Portugal é grande quando abre horizontes

25
Fev 19

Quando um novo partido político aparece, não nasce num estábulo vazio, como o Menino Jesus, nem no meio do deserto, mesmo quando certas iniciativas parecem ser apenas uma miragem. Vai inserir-se numa paisagem partidária já existente. Assim, uma das questões que de imediato surge é a de saber onde se vai situar, nesse quadro paisagístico. Ao centro, mais para o lado e de que lado?

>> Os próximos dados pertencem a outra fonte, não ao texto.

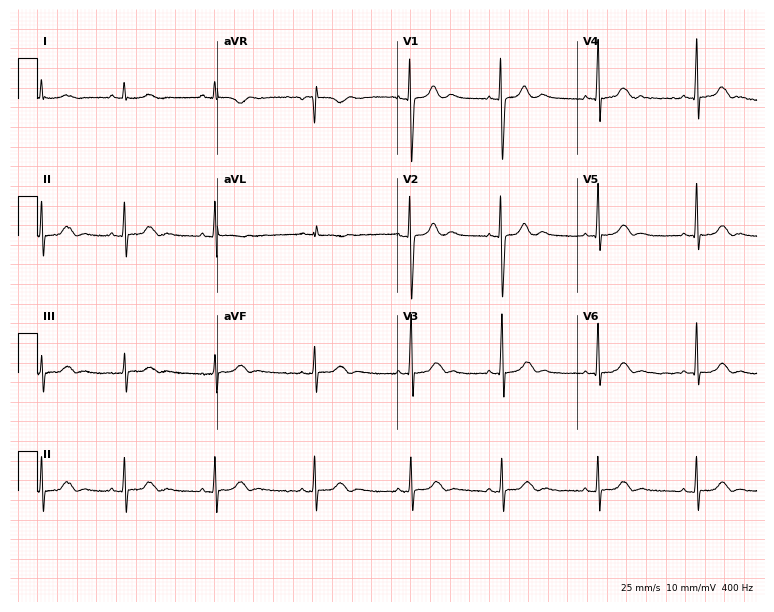
Resting 12-lead electrocardiogram (7.3-second recording at 400 Hz). Patient: a 17-year-old woman. None of these six findings is recorded: first-degree AV block, right bundle branch block, left bundle branch block, sinus bradycardia, atrial fibrillation, sinus tachycardia.

A resposta tem que ser clara, tal como a pergunta o é. E deve ser repetida sucessivamente, para que fique na memória das pessoas.

Outra questão essencial: saber se há espaço político para a nova formação. À partida, dir-se-ia que não há, excepto junto dos que tradicionalmente se abstêm e de outros que a vida transformou em indiferentes da política. Mas a verdade é que essa gente é muito difícil de conquistar. As razões que levam à abstenção são diversas, difíceis de segregar e de medir. Um programa político, que tenha como objectivo captar uma parte dessa indiferença, precisa de definir claramente qual é a fatia que pretende mobilizar e, em seguida, fazer a campanha mais adequada. Aqui, a estratégia ter que ser muito fina.

Para além do campo dos abstencionistas, existe muito pouco espaço político onde ir à pesca. Não existem terrenos partidários vagos. O espaço tem que ser conquistado à força da persuasão, do argumento e da simbologia. Vai-se buscar votos e apoios aos que têm votado noutros partidos. Concorrência. Luta. Não é necessário dizê-lo na praça pública. Mas os dirigentes no novo partido devem ter uma estratégia, que vá nesse sentido e produza resultados. Uma estratégia que se traduza em três ou quatro propostas, que possam ser bandeiras políticas atraentes e indiscutivelmente credíveis. E que, quando mencionadas, façam de imediato pensar no novo partido. Serão, depois, constantemente repetidas pelas principais vozes públicas da agremiação.

Um terceira dimensão a ter em conta – a acrescentar à relativa ao posicionamento político e à relacionada com a mobilização dos eleitores – diz respeito à direcção do partido. Hoje, não basta ser-se uma personalidade conhecida da comunicação social ou da opinião pública para se conseguir criar um partido. Os cidadãos têm outro tipo de exigência. Querem perceber que existe uma equipa sólida à frente da coisa. E essa equipa terá que intervir na esfera pública frequentemente, sobretudo nos acontecimentos com projecção televisiva. Trata-se de mostrar que a nova organização tem um número de pessoas capazes no seu núcleo central. E que essas pessoas, homens e mulheres, pensam, pesam e sabem comunicar.

Lançar um movimento político novo não é apenas uma questão de fé, de entusiasmo e de protagonismo de uma pessoa conhecida. É um projecto de fundo, uma maratona, que pede muito sacrifício pessoal, uma grande dose de dedicação, muita estratégia e uma credibilidade que deixe pouco terreno para dúvidas.